力のある映画の、連続するショット群の中には、その作品の顔といえるショットがいくつか含まれている。その映像は必ずしも山場にあるとは限らない。終章であったり、継なぎのシークエンスにさりげなくあったりする。そのショットが観る者の脳裡に焼き付いて、記憶の中で作品全体の象徴に育っていく。『生きる』では、そのショットが導入部の役所のシークエンスにあった。

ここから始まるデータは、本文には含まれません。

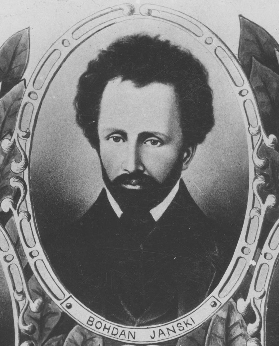 Bohdan Jański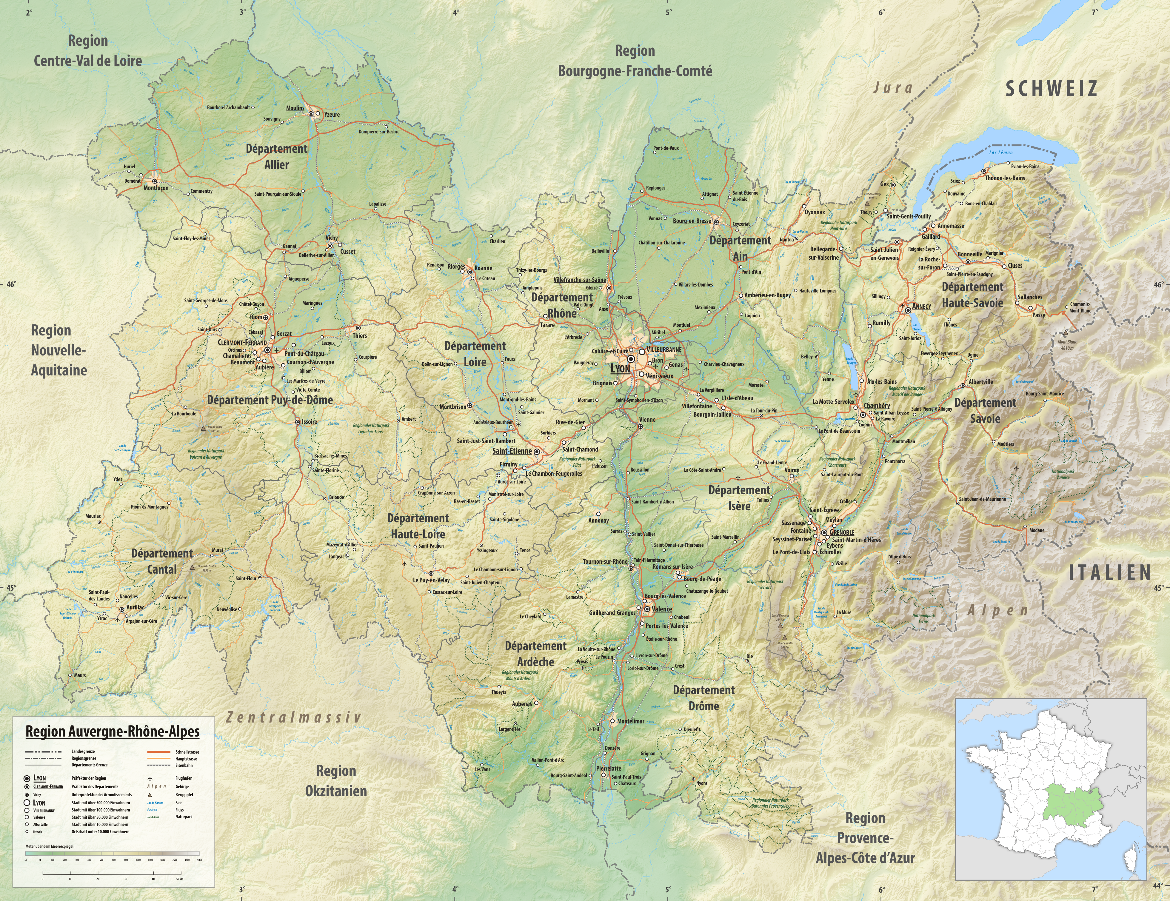 Reliefkarte der Region Auvergne-Rhône-Alpes Topographischer Hintergrund: NASA Shuttle Radar Topography Mission (public domain). SRTM3 v.2.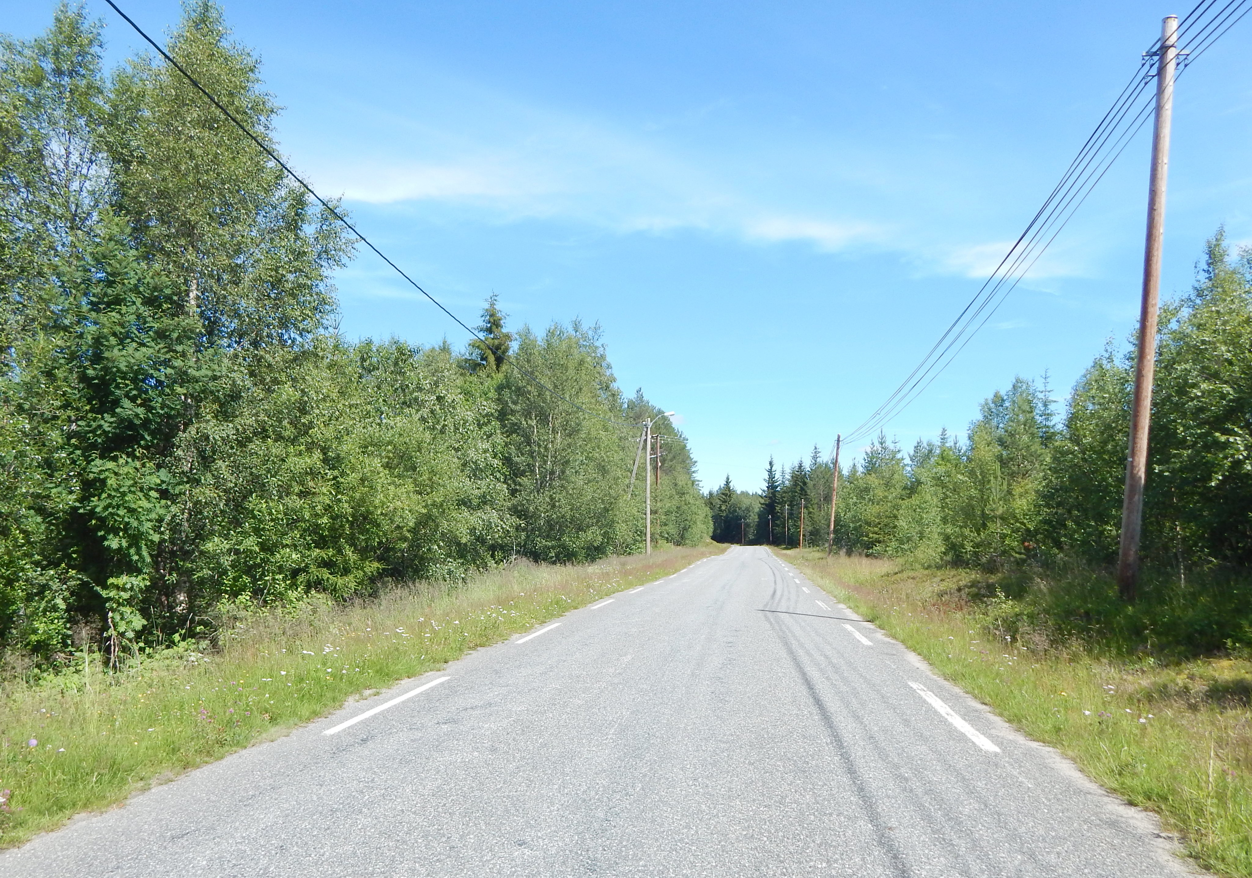 Hernesvegen (FV545) sør for Linnavegen

書類の山の前で、主人公の市民課の課長が書類をくり、判を押している。処理済の書類に重ねる。次の書類を取り上げ、チラッと目を走らせるが、読むほどの必要がない事は先刻判っている。また判をとりあげ押す。その男の背後に積み上げられた厖大な書類の山。陰影の濃い画面、哀しい仕事を正確に律儀にくり返す男の所作。胸を衝く美しい緊張感と存在感溢れる映像である。これは正座して観なければならない映画だと、その瞬間に思った。ひとりの映画監督が生涯に何本とつくれないフィルムに、いま出会っているのだと実感したのだった。

(中略)

以前から、僕はストーリーや、テーマ、メッセージで映像を論ずるのは、バカ気ていると思って来た。お役所仕事や、無意味な人生への揶揄だけで、あのショットが撮られていたら、とてもあれ程の映像はつくれない。古い築地塀や、時を経た壁面のような美しさが、あの書類の山にあるはずがないではないか。極論すれば、あのショットとあらすじを聴くだけで、僕は『生きる』が名作にちがいないと論じてはばからない。(22~23頁)

■《姿三四郎 黒澤明》

「強い、全く強くなった……お前の実力は今や私の上かもしれぬ、しかし、姿、お前の柔道と私の柔道とは天地の距たりがある……気がつくか……姿、お前は人を見れば、すぐどうして倒そうかとしか考えぬのだろう」(31頁)

■《対談 黒澤明 萩原健一》

萩原 「蜘蛛巣城」の、三船さんが矢で射られるシーン。あれは、ほんとうに弓をピュ、ピュッと射たんですか?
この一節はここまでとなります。